# Transforming Secant and Cosecant - Problem 3 3,012 views

Let’s graph a transformation of the secant function; y equals -0.5 secant. X over 3 plus pi over 6. Let’s start by recalling the key points of secant. Secant has two vertical asymptotes at negative pi over 2 and pi over 2.

So at these points, secant is undefined. And then half way between a 0, secant is 1. A third away from negative pi over 2 to 0 negative pi over 3, secant is 2. And it’s the same at pi over 3 because secant is an even function.

So what’s our transformed graph going to look like? X over 3 plus pi over 6. Well let’s make the substitution u equals x over 3 plus pi over 6. If we do that, we can solve this for x. I subtract pi over 6 and then multiply everything by 3. I get 3u minus pi over 2 equals x. That means to get my x values all I have to do, is multiply my u values by 3 and subtract pi over 2. So multiply this by 3 and I get -3pi over 2, minus pi over 2 is -4 pi over 2, -2pi. Negative pi over 3 times 3 is negative pi, minus pi over 2 is -3pi over 2.

0 times 3 minus pi over 2, negative pi over 2. Pi over 3 times 3, pi, minus pi over 2, pi over 2. And then pi over 2 times 3 is 3pi over 2, minus pi over 2 is pi.

Now how do I get the y values? Well this is just secant u. It’s exactly the same as this. Only I have to multiply these values by -0.5. So undefined times -0.5, is still undefined here, and here and then 2 times -0.5 is -1. -1 and then 1 times -0.5 is -0.5. So this means I’m going to have vertical asymptotes so s equals -2pi and an x equals pi.

Let me plot those first. So here’s x equals -2pi, here’s x equals pi. And once you have 2 asymptotes graphed, you know that the asymptotes are going to be separated by 3pi, just like these are.

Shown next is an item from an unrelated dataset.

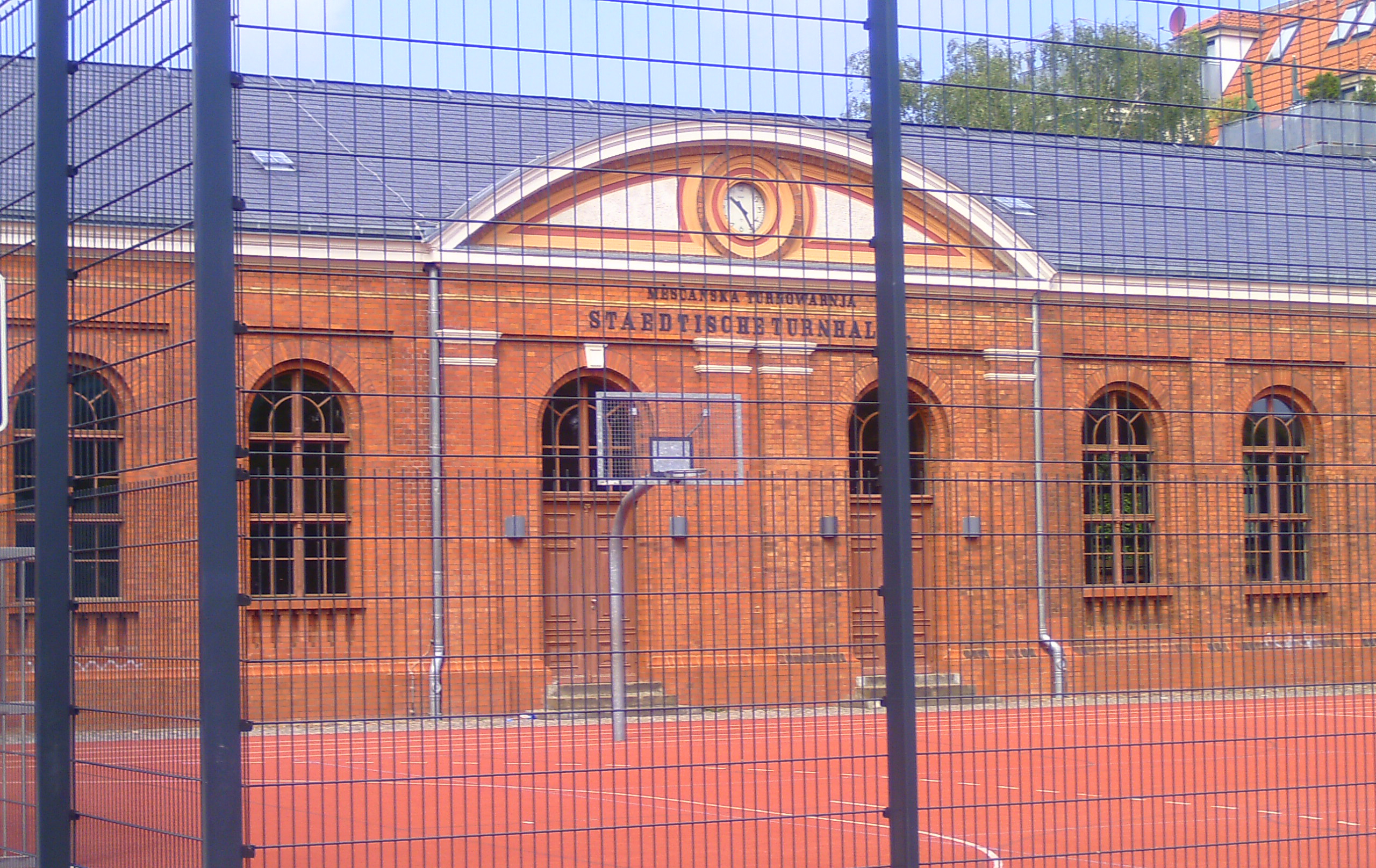 Denkmalgeschützte Städtische Turnhalle in der Friedrich-Ludwig-Jahn-Straße, Cottbus.

And so if I go 3pi to the right I’ll get another asymptote, here at 4pi. If I go 3pi to the left, I’ll get another so I have 1 -5pi. And so on. Let me plot some points.

So we have these 3 points in the middle negative pi over 2, -0.5. Negative pi over 2 is right here between these two vertical asymptotes and I get -0.5 that’s right here. Then add -3pi over 2, I get -1. -3pi over 2 is 1 third the way from -2pi, to here at pi over 2 right here. I get -1 and then at pi over 2, I get -1. This is pi so that’s pi over 2 -1 again.

You will notice my first half period is upside down and that’s because of the vertical reflection. This -0.5 gives me a reflection across the x axis. Now once I have a half period graphed, I can get another half period by taking this flipping it across the x axis and shifting right half period.

Now in this case, it looks like the period is 6pi, so half a period is 3pi. So I take each of these points flip and shift 3pi. So -1/2 becomes positive a half then I shift 3pi to the right. Right there, this point -1 because +1. Shift to the right and I get this point here. And this point flipped up and shifted right here and so I get my second half period.

And once you have two half periods, you can extend this in both directions really easily using periodicity. So this u shape, if I shift it 2 up here to the left I get a point here, a point here another half period of my secant graph. That I can do it over here too. So I get this point shifted 3pi 6 pi to the right becomes this, this one becomes, this and I’ll just do half of the u shape. That looks like 1 and 3/4 periods of my secant graph. So just remember when you got a secant graph, drop graph 1 half period then flip it, shift it to the right, get another half period then use periodicity to fill out your graph to the left and right.